◆ Task goal:
In the records below, find the line that contains "Post Danmark Rundt" and the line that contains "Kannur, Kerala, India."; write out exactly those two lines and everything between them, without the pictures.

◆ Dataset excerpts:
··········

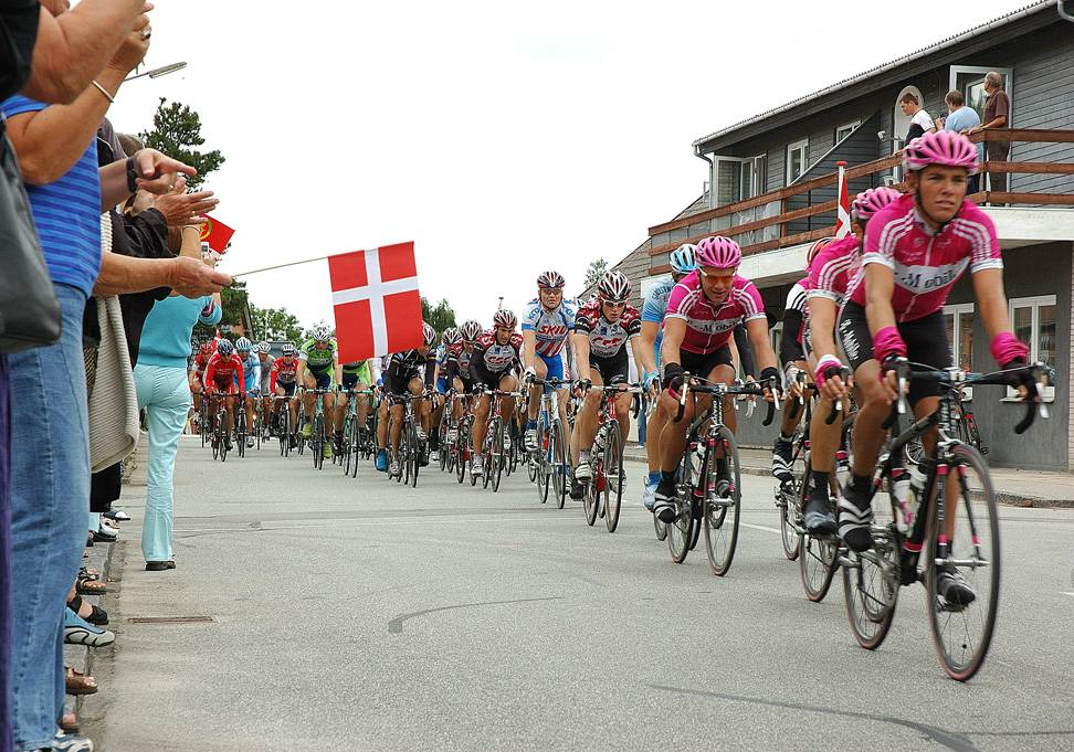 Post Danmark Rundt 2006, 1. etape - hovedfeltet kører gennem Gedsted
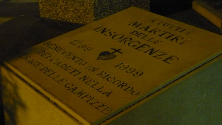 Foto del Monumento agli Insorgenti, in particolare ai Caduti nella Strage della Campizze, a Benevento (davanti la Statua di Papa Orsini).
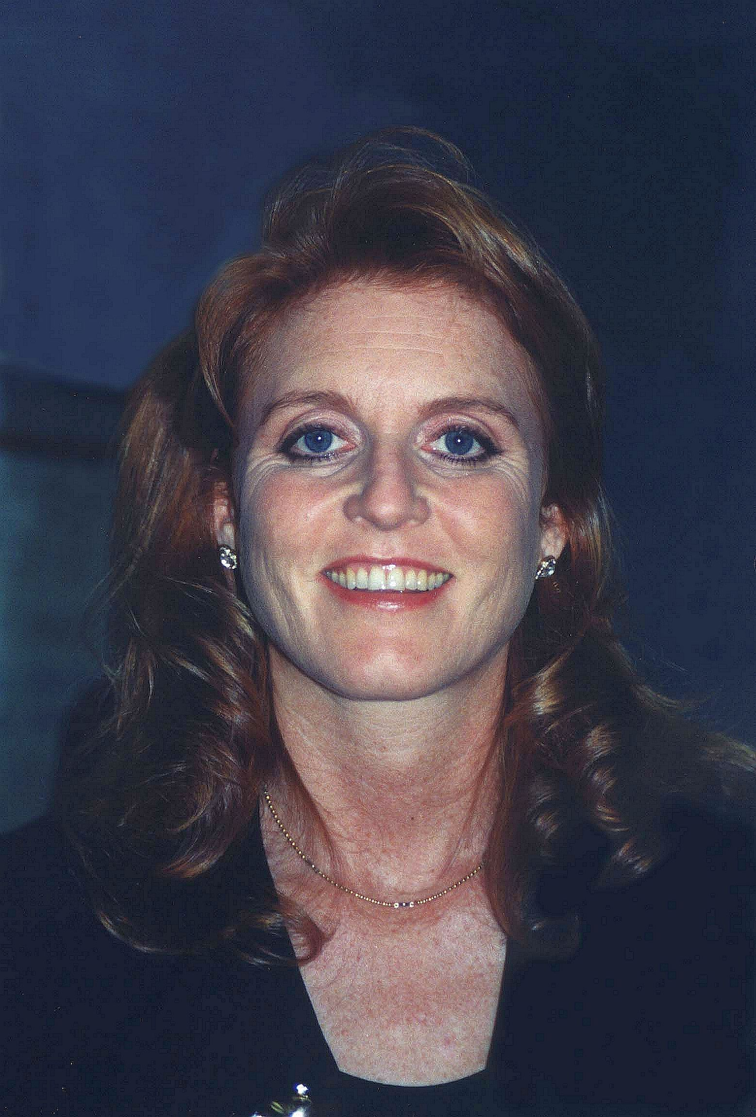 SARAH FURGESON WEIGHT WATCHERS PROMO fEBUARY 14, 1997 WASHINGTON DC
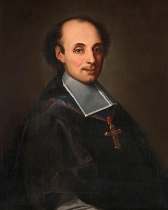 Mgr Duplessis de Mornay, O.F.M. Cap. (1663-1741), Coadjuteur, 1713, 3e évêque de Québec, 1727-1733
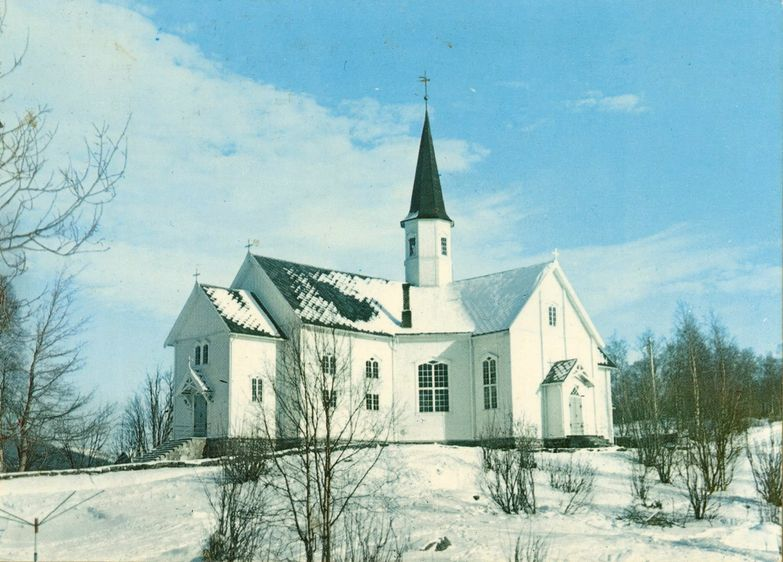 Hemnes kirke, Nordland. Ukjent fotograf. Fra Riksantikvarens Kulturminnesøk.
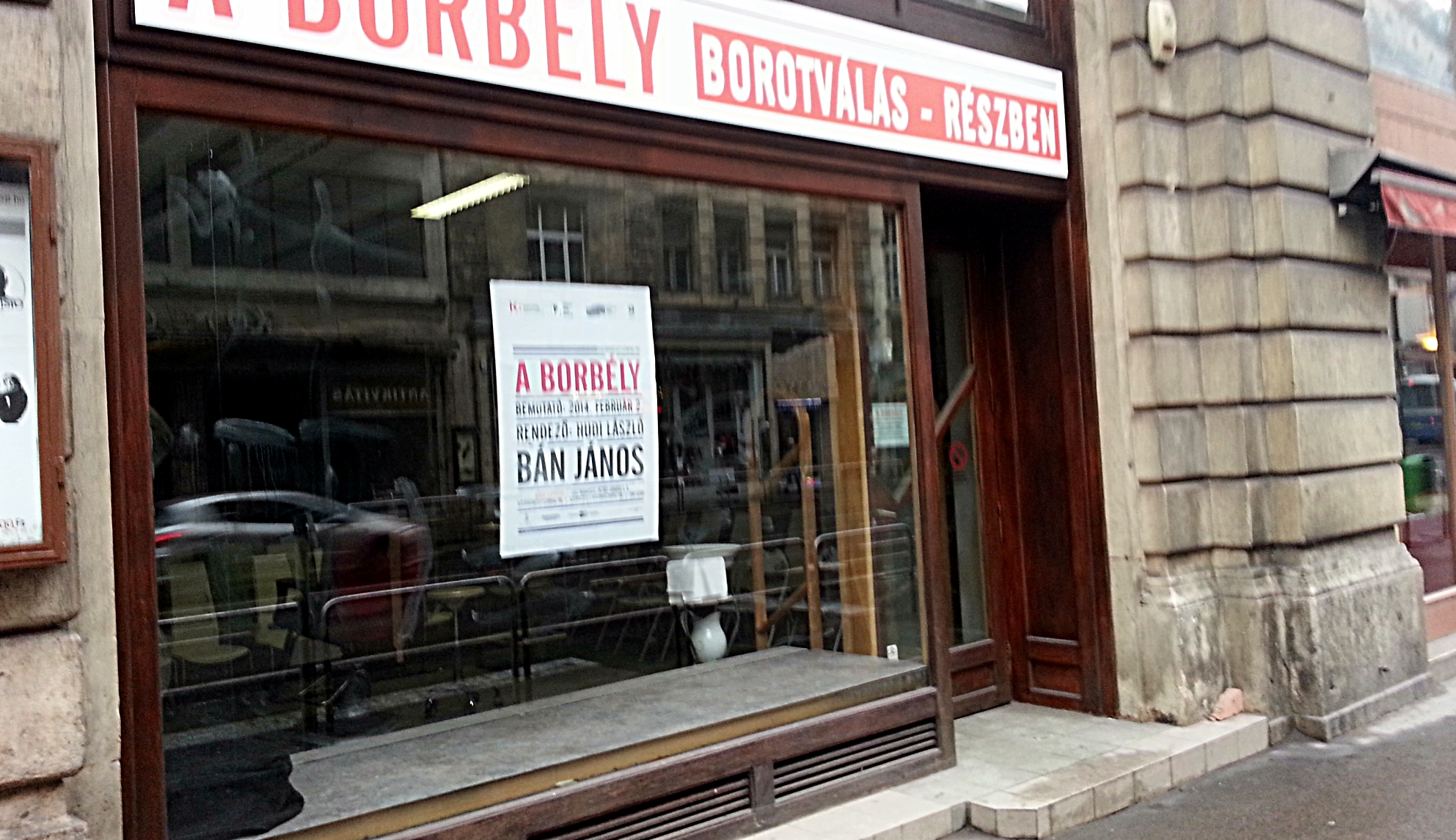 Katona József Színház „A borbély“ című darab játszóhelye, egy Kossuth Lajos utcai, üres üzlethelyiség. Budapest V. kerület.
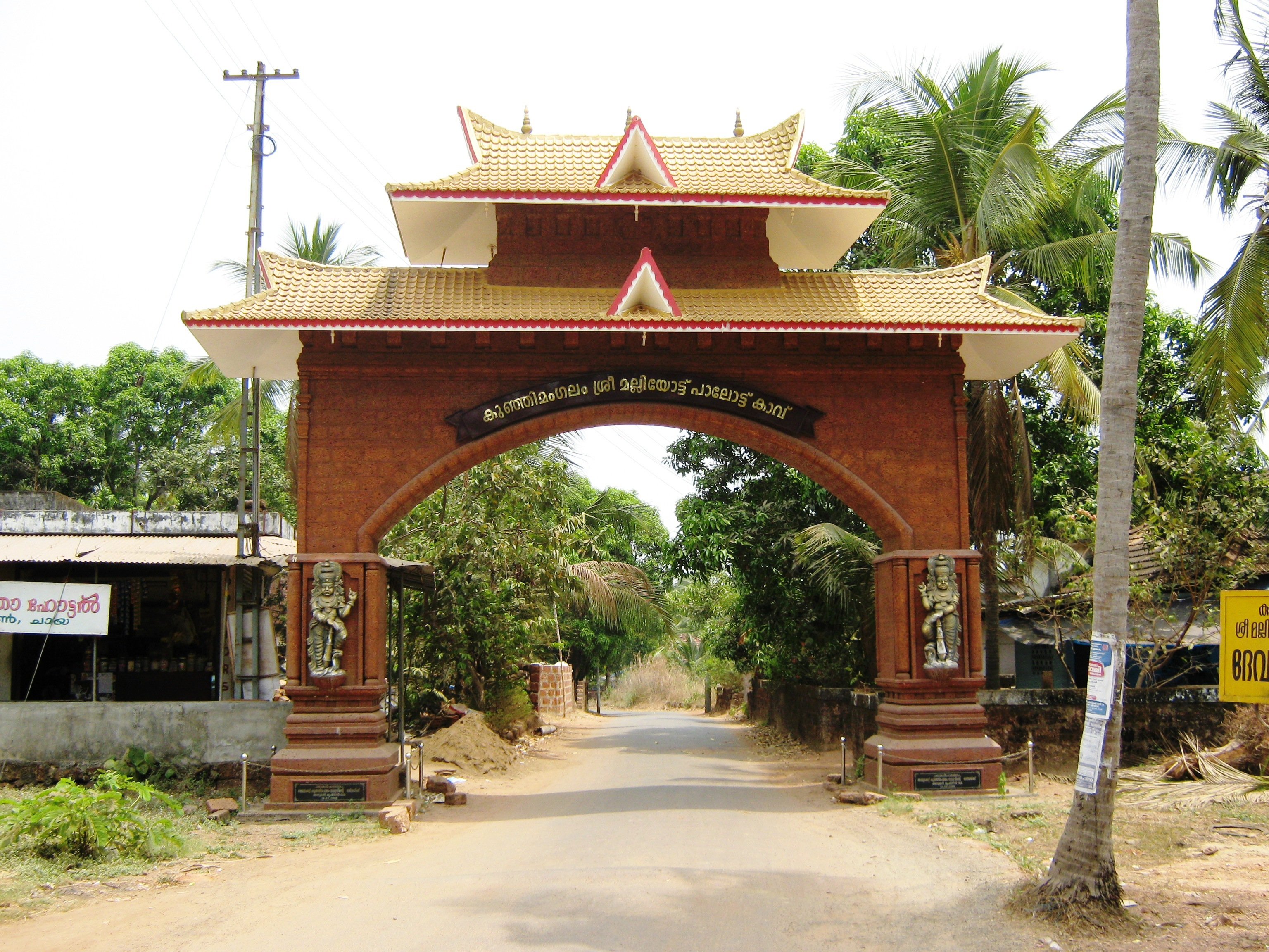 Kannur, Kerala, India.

··········

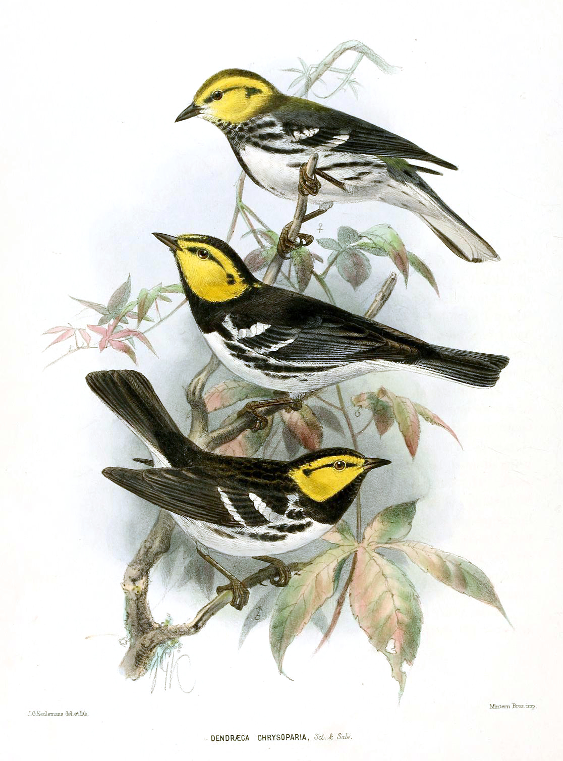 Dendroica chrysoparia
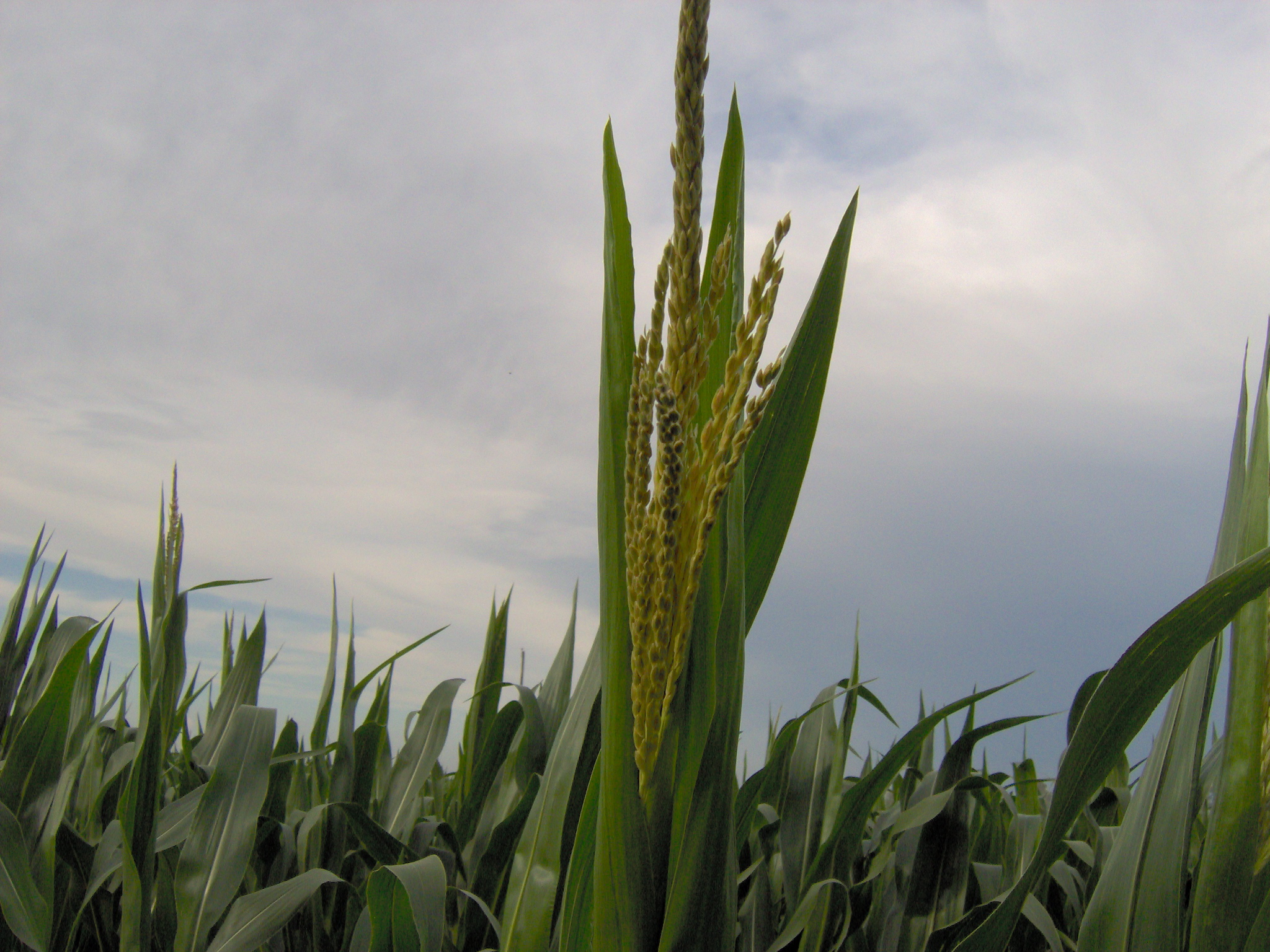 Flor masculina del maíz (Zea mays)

··········

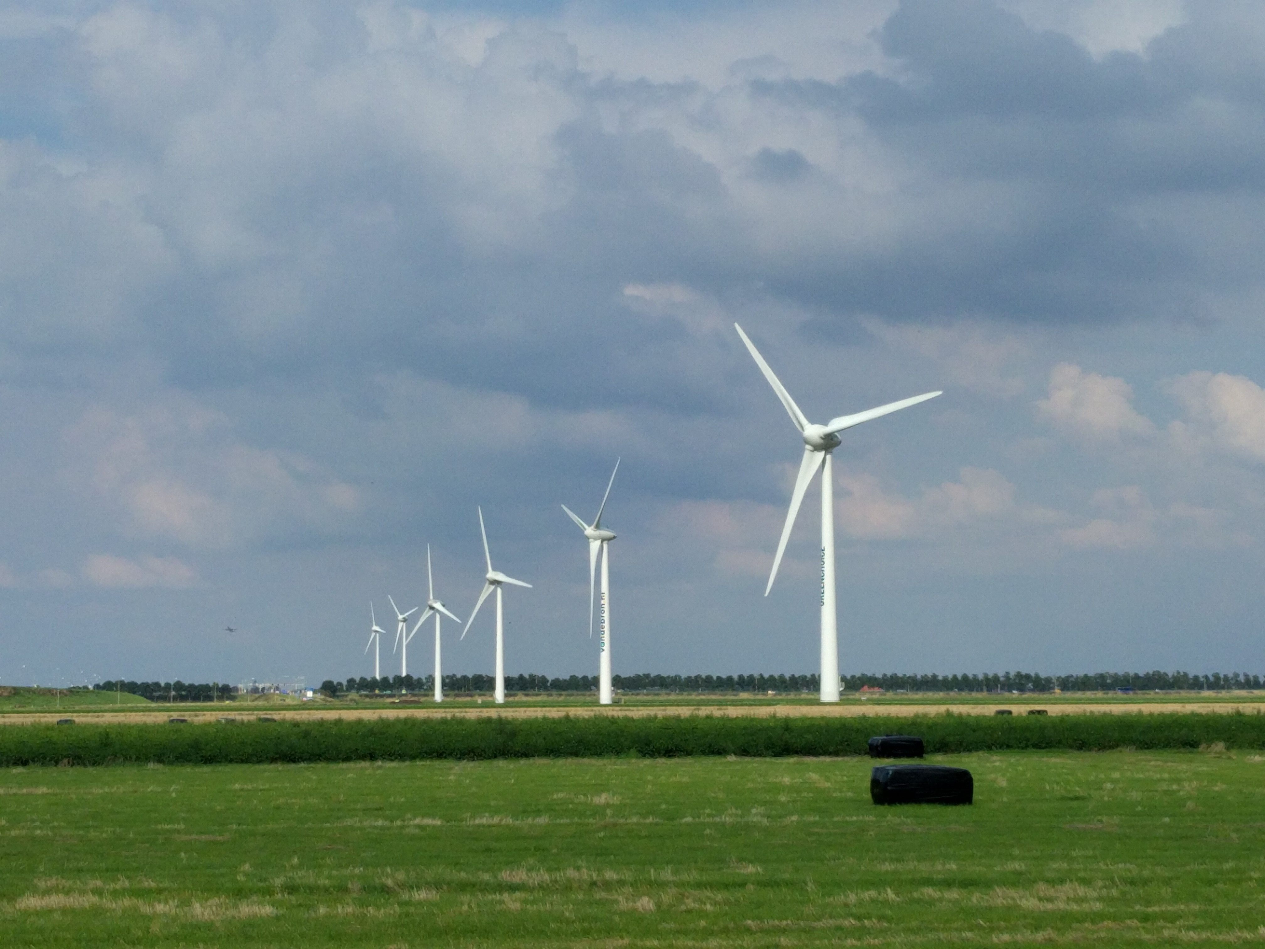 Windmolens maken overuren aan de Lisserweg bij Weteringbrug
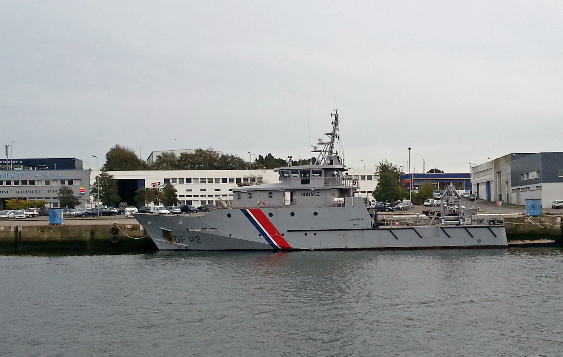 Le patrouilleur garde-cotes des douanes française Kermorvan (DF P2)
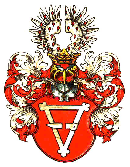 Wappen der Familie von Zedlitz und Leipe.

··········

◆ Response:
 Post Danmark Rundt 2006, 1. etape - hovedfeltet kører gennem Gedsted
 Foto del Monumento agli Insorgenti, in particolare ai Caduti nella Strage della Campizze, a Benevento (davanti la Statua di Papa Orsini).
 SARAH FURGESON WEIGHT WATCHERS PROMO fEBUARY 14, 1997 WASHINGTON DC
 Mgr Duplessis de Mornay, O.F.M. Cap. (1663-1741), Coadjuteur, 1713, 3e évêque de Québec, 1727-1733
 Hemnes kirke, Nordland. Ukjent fotograf. Fra Riksantikvarens Kulturminnesøk.
 Katona József Színház „A borbély“ című darab játszóhelye, egy Kossuth Lajos utcai, üres üzlethelyiség. Budapest V. kerület.
 Kannur, Kerala, India.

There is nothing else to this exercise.